The Children’s Museum of the East End in Bridgehampton announced this week that it will begin hosting a “sensory-friendly morning” the first Saturday of every month from 8 to 10 a.m.

Created through a partnership with the Water Mill-based Flying Point Foundation for Autism, the mornings will provide special museum access for families with children on the autism spectrum or with sensory processing disorders.

“Many young children in our community have sensory processing issues that make accessing the wonderful programming at many East End venues a challenge,” said Kim Covell, the president of the Flying Point Foundation, and also an assistant editor for the Express News Group. “We are grateful to CMEE for recognizing this and creating an opportunity for those with sensory issues to enjoy such a wonderful place.”
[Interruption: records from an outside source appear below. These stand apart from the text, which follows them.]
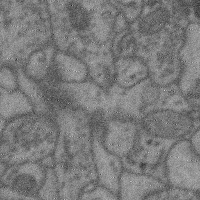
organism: Mouse
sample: Cerebral cortex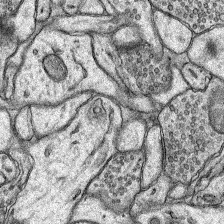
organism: Rat
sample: Hippocampus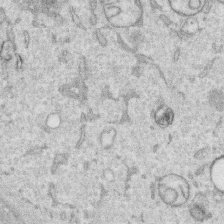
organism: Human
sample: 1205lu cells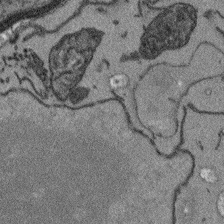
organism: Arabidopsis thaliana
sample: Root tip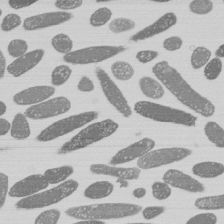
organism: E. coli
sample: Bacterial nucleoid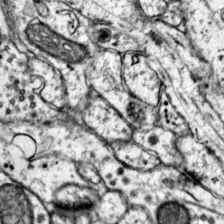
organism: Mouse
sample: Primary visual cortex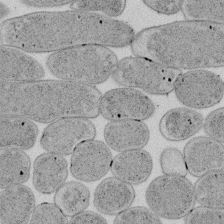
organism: E. coli
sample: Bacterial nucleoid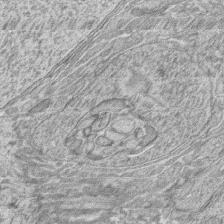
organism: Zebrafish
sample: synaptic ribbons in rod cells and cone cells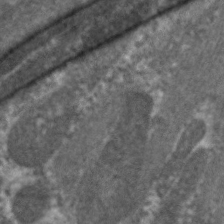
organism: C. elegans
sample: Pharynx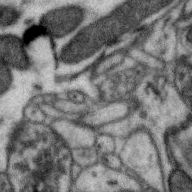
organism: Zebra finch
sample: Brain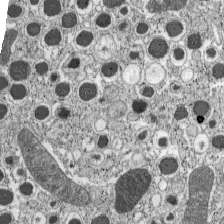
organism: C57BL Mouse
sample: Pancreatic islet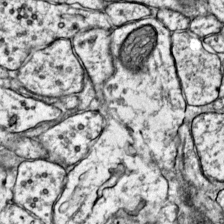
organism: Mouse
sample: Primary visual cortex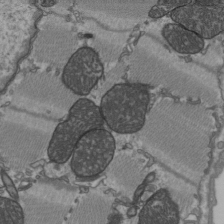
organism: C57BL Mouse
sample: Heart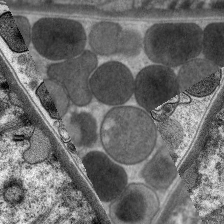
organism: C. elegans
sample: Pharynx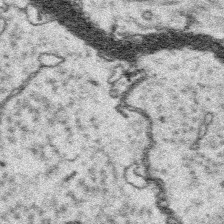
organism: Platynereis dumerilii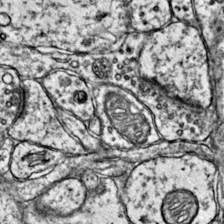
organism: Mouse
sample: Primary visual cortex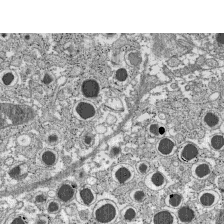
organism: C57BL Mouse
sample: Pancreatic islet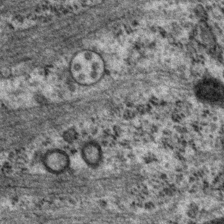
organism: P. pacificus
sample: Pharynx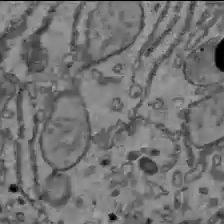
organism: C57BL Mouse
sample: Liver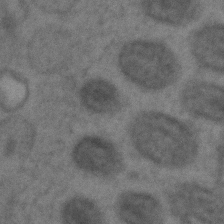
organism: C. elegans
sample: C. elegans embryo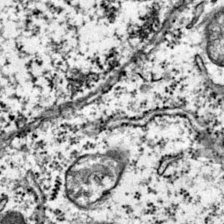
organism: Mouse
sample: Primary visual cortex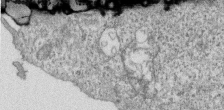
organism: Human
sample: HeLa cell HIV synapse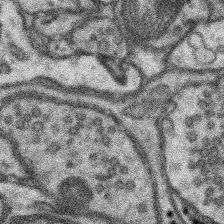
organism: Mouse
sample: Somatosensory cortex neuropil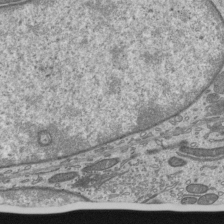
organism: Mouse
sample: Mouse epididymis efferent ductule cilia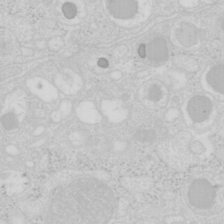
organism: Mouse
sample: Pancreas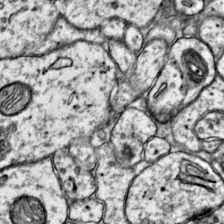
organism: Mouse
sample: Primary visual cortex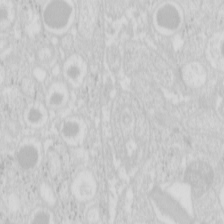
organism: Mouse
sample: Pancreas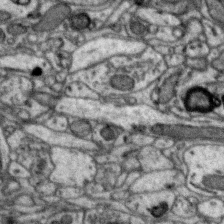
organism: Zebra finch
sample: Brain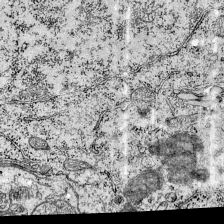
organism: Mouse
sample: Visual Cortex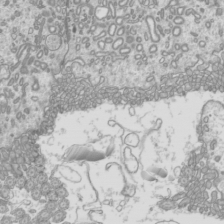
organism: Mouse
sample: Cilia; mouse epididymis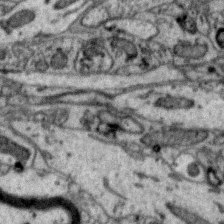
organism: Zebra finch
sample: Brain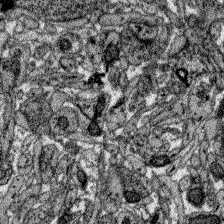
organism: Zebrafish
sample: Larval olfactory bulb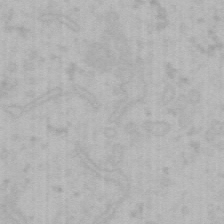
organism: Mouse
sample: Choroid plexus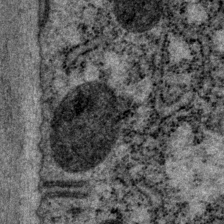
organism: P. pacificus
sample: Pharynx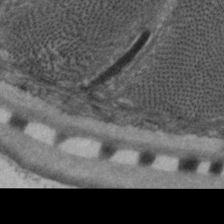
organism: C. elegans
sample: Pharynx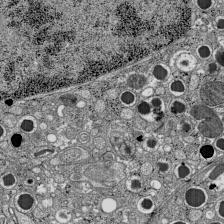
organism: C57BL Mouse
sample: Pancreatic islet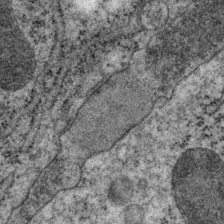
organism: P. pacificus
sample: Pharynx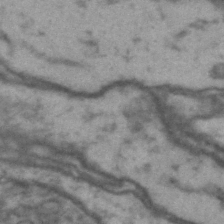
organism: Drosophila
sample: Brain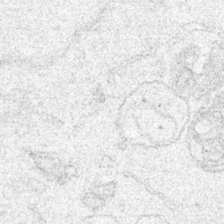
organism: Human
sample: Mitochondria in HCT116 cells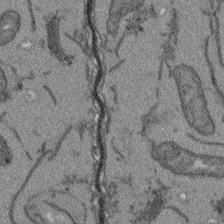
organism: Arabidopsis thaliana
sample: Root tip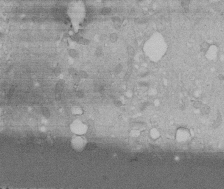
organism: Human
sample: Melanocyte Keratinocyte synapse skin construct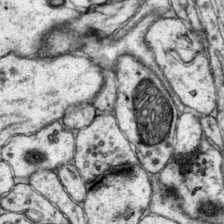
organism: Mouse
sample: Primary visual cortex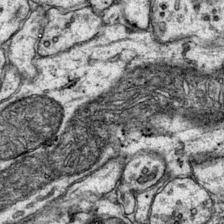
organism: Mouse
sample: Primary visual cortex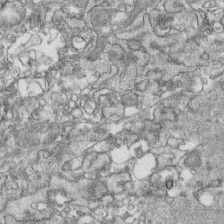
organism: Human
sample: CRL-1474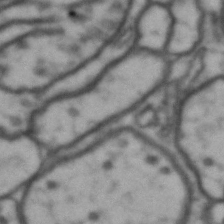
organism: Drosophila
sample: Brain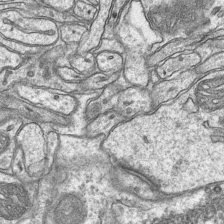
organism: Mouse
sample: CA1 Hippocampus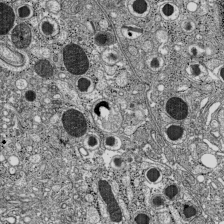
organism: C57BL Mouse
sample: Pancreatic islet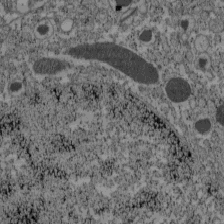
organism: C57BL Mouse
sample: Pancreatic islet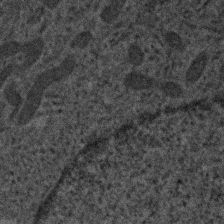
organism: Human
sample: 1205lu cells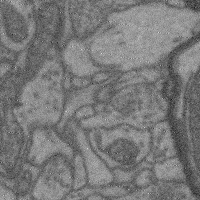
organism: Mouse
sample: Cerebral cortex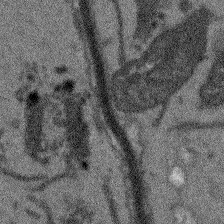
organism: Arabidopsis thaliana
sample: Root tip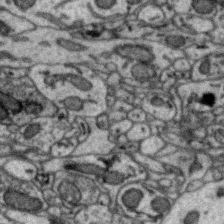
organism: Zebra finch
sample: Brain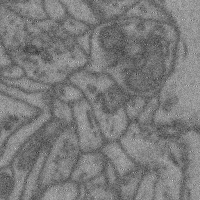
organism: Mouse
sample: Cerebral cortex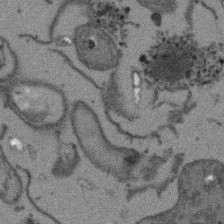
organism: Arabidopsis thaliana
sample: Root tip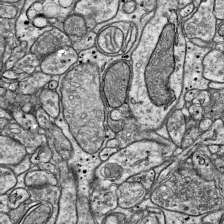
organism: Mouse
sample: Visual Cortex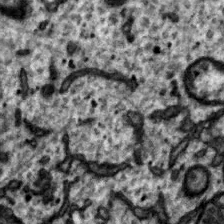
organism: Human
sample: HeLa cells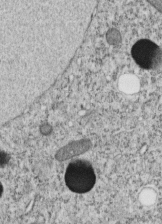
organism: C. elegans
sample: C. elegans embryo early stage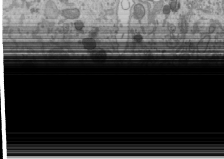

According to Autism Speaks Inc., the largest autism advocacy organization in the United States, in 2013, the American Psychiatric Association added sensory sensitivities to the symptoms that help diagnose autism.

Autism’s sensory issues can involve sensitivities to a wide range of stimuli, including sights, sounds, smells, tastes, touch, balance and body awareness. For example, some people on the spectrum are hypersensitive to bright lights or certain light wavelengths, such as those of fluorescent lights. In addition, according to the Autism Speaks website, many people on the spectrum find certain sounds, smells and tastes overwhelming, and certain types of touch can feel extremely uncomfortable.

Visitors at CMEE will be able to enjoy light and sound reduction in the exhibits, quiet rooms, and an intentionally less-crowded museum during sensory-friendly mornings.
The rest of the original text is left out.